Mr. Jason Kenney (Calgary Southeast, Canadian Alliance): Mr. Speaker, I would like to ask the member, since he attributes every motive possible to the American government's desire to enforce UN resolutions, could he perhaps speculate on or ascribe motives to the Labour Party in the United Kingdom and why its members in their conference this weekend endorsed essentially the position taken by my party? What nefarious Oedipus complex does he choose to apply to Prime Minister Blair and his attempt to ensure that international law and the integrity of the United Nations is respected by enforcement of the resolutions?

Further, does my hon. colleague not understand that in terms of the weapons inspection regime, we would be sending yet once again roughly 100 inspectors into a country roughly the size of British Columbia? Clearly the Iraqi regime has now created mobile weapons plants and mobile scud missiles, which can be moved from locale to locale and quickly and easily hidden from weapons inspectors. Is he not aware that previous weapons inspectors have raised this concern?

Finally, while the member quoted Nelson Mandela, is he not aware that Vaclav Havel, one of the great moral heroes of the world today, has called for the world to act together, if necessary using military force to ensure that the integrity of the UN resolution is respected?

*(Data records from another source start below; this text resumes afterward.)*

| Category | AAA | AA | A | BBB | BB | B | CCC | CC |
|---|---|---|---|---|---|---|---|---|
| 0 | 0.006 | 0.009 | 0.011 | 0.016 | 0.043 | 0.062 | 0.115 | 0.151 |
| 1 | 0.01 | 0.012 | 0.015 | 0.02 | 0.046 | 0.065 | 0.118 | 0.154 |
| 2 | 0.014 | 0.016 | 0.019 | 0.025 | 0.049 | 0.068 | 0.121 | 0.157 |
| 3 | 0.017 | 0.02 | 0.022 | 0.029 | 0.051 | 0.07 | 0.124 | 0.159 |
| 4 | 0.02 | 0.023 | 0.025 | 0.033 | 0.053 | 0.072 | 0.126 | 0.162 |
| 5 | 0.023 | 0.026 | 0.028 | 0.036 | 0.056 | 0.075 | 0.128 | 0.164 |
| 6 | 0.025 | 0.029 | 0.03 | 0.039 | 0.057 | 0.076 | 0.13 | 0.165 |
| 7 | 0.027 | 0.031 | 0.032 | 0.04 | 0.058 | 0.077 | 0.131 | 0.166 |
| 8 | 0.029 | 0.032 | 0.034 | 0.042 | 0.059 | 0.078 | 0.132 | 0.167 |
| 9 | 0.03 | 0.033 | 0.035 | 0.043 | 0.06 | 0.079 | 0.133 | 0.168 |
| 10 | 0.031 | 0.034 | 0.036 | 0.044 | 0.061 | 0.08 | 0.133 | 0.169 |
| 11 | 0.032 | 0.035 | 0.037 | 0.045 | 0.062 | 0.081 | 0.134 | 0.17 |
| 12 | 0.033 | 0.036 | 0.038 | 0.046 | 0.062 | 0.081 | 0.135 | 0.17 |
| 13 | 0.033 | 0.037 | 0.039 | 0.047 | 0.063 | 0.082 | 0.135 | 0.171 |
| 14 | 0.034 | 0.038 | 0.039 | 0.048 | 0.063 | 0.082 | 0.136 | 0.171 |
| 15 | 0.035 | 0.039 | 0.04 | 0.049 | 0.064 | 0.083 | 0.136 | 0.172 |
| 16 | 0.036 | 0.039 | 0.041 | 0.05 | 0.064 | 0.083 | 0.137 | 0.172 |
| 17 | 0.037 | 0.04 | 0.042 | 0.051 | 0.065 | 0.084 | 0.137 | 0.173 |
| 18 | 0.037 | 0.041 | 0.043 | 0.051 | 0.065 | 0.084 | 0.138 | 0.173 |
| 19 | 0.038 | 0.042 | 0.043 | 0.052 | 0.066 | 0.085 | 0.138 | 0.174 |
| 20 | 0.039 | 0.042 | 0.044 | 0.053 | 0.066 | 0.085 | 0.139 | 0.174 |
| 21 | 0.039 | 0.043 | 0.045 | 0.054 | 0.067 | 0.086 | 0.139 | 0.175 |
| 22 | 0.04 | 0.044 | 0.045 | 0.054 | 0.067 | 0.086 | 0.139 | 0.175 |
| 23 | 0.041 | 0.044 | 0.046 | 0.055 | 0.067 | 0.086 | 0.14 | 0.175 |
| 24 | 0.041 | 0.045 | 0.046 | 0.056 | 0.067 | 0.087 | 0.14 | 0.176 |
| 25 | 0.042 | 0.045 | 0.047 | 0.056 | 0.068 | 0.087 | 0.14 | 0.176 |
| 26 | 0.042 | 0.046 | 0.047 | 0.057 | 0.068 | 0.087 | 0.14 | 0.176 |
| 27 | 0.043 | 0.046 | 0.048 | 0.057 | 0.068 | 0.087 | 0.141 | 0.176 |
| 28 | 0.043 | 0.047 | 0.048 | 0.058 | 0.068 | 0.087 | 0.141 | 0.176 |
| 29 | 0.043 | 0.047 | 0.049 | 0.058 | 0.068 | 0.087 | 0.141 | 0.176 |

Mr. Svend Robinson: Mr. Speaker, if I have to choose for my facts between an extreme right wing member of the Canadian Alliance and an extreme right wing Republican who was actually on the ground in Iraq for seven years, who was the deputy chief weapons inspector and who has said unequivocally, and I repeat again, that no one has substantiated the allegations that Iraq possesses weapons of mass destruction or is attempting to acquire weapons of mass destruction, with great respect to my friend from Calgary, I think I will go with Scott Ritter on this one in terms of the actual facts on the ground.

We want to get the inspectors back in there absolutely. Hans Blix has arrived at an agreement today to do that. I suggest that we allow that to work.

Just a couple of weeks ago the foreign affairs committee took the same position. I want to pay tribute to the member for Mercier and to my own leader, the member for Halifax, for ensuring that the foreign affairs committee had an opportunity to speak out on that very important question.

In terms of the Labour Party, perhaps my colleague is not aware of the fact that the Labour Party motion that was passed in fact just yesterday made it very clear that both international law and the United Nations must be fully respected in any response on weapons of mass destruction.